# RECORDED DATA
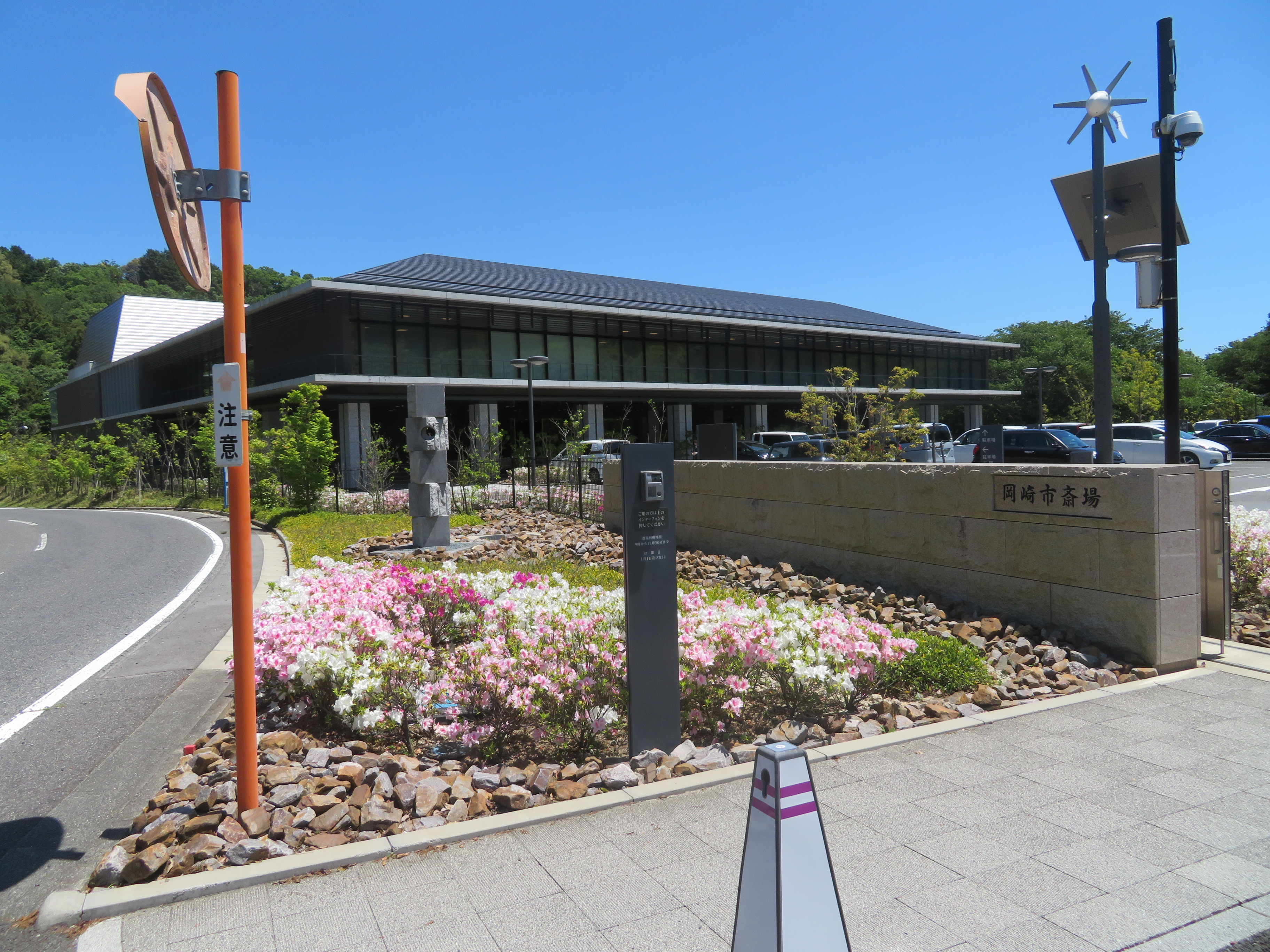 岡崎市斎場（岡崎市才栗町）
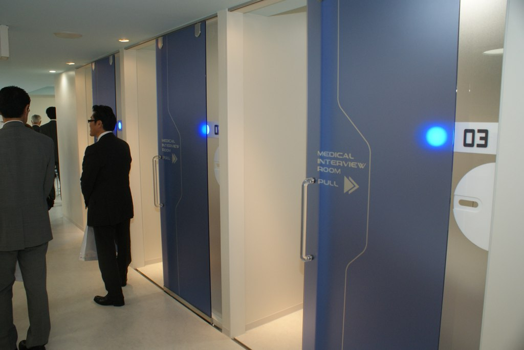 akiba:F Opening Event - 014
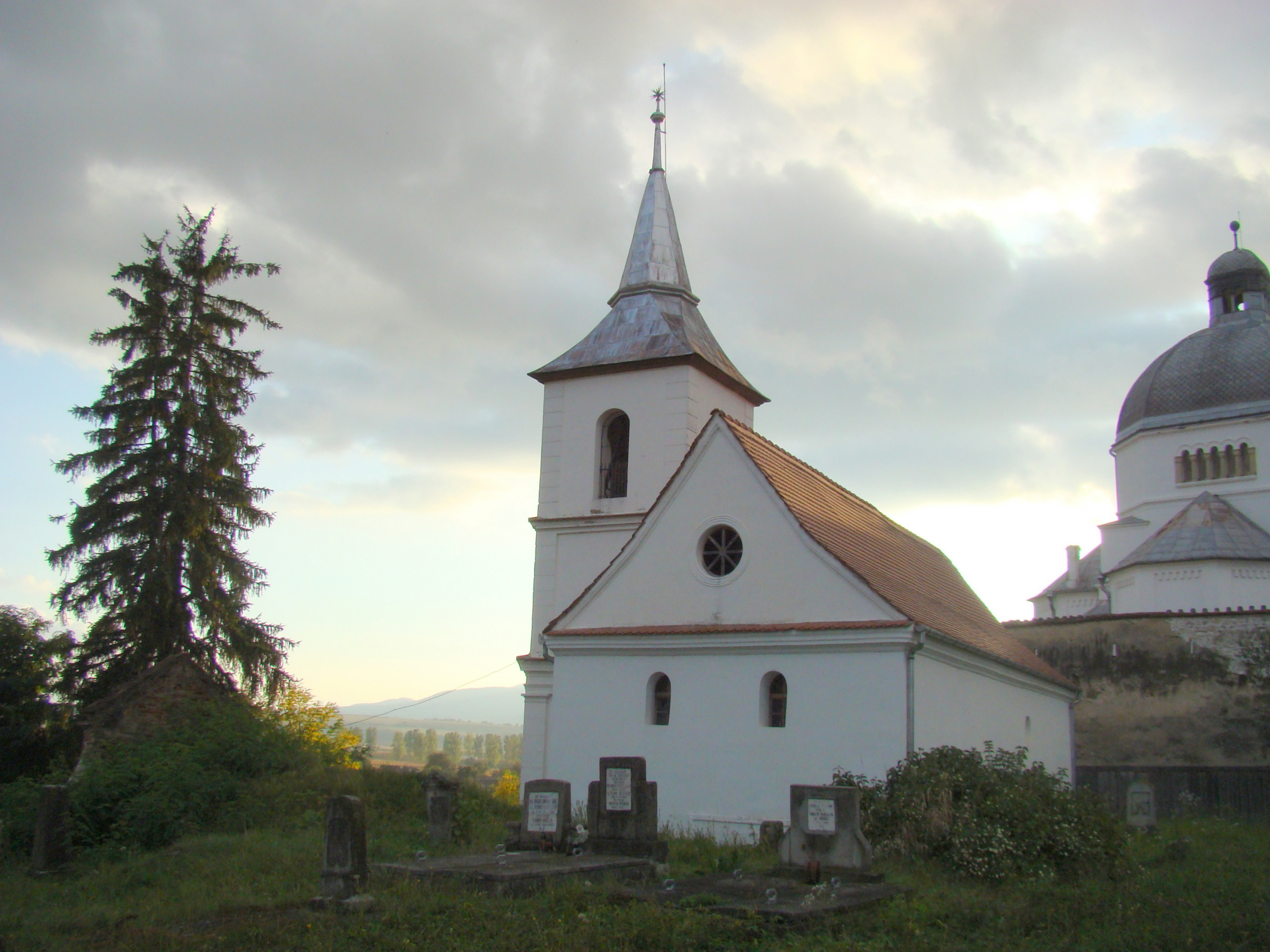 Biserica reformată, sat Belin; comuna Belin 612 1770 (biserica), 1911 (turn)
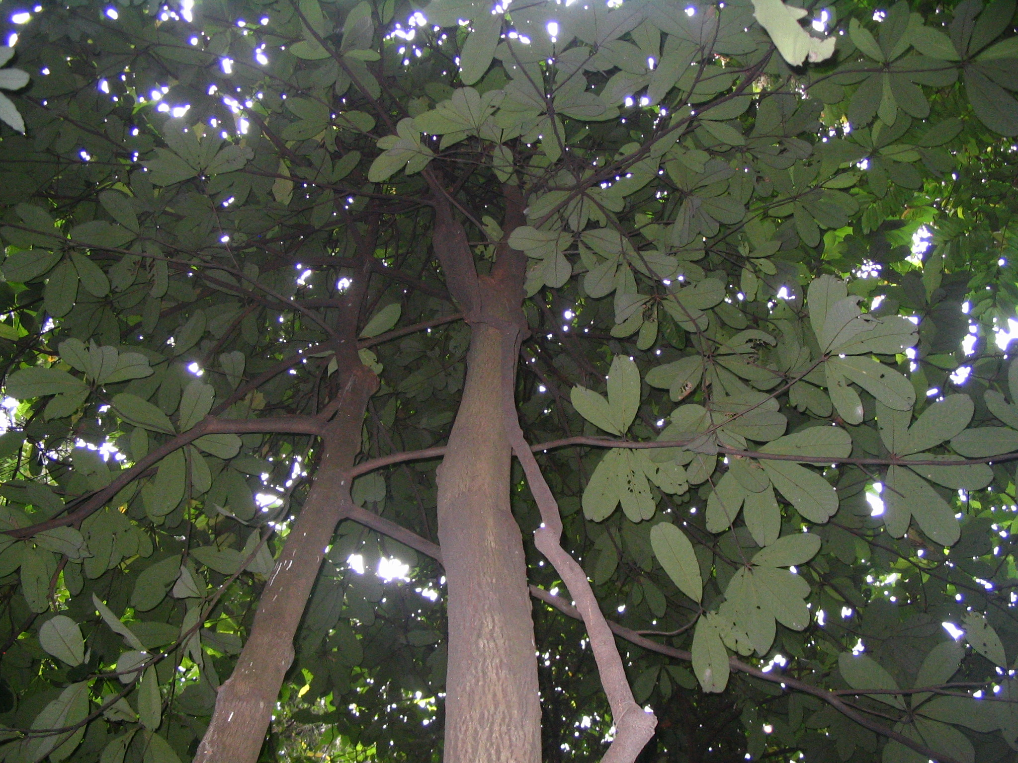 Palaquium maingayi - Bukit Nanas forest reserve - Kuala Lumpur

# EXERCISE
All that belongs in the answer is the exact run of lines from the line containing "akiba:F Opening Event - 014" to the end of the listing above, pictures removed.

# WORKED SOLUTION
 akiba:F Opening Event - 014
 Biserica reformată, sat Belin; comuna Belin 612 1770 (biserica), 1911 (turn)
 Palaquium maingayi - Bukit Nanas forest reserve - Kuala Lumpur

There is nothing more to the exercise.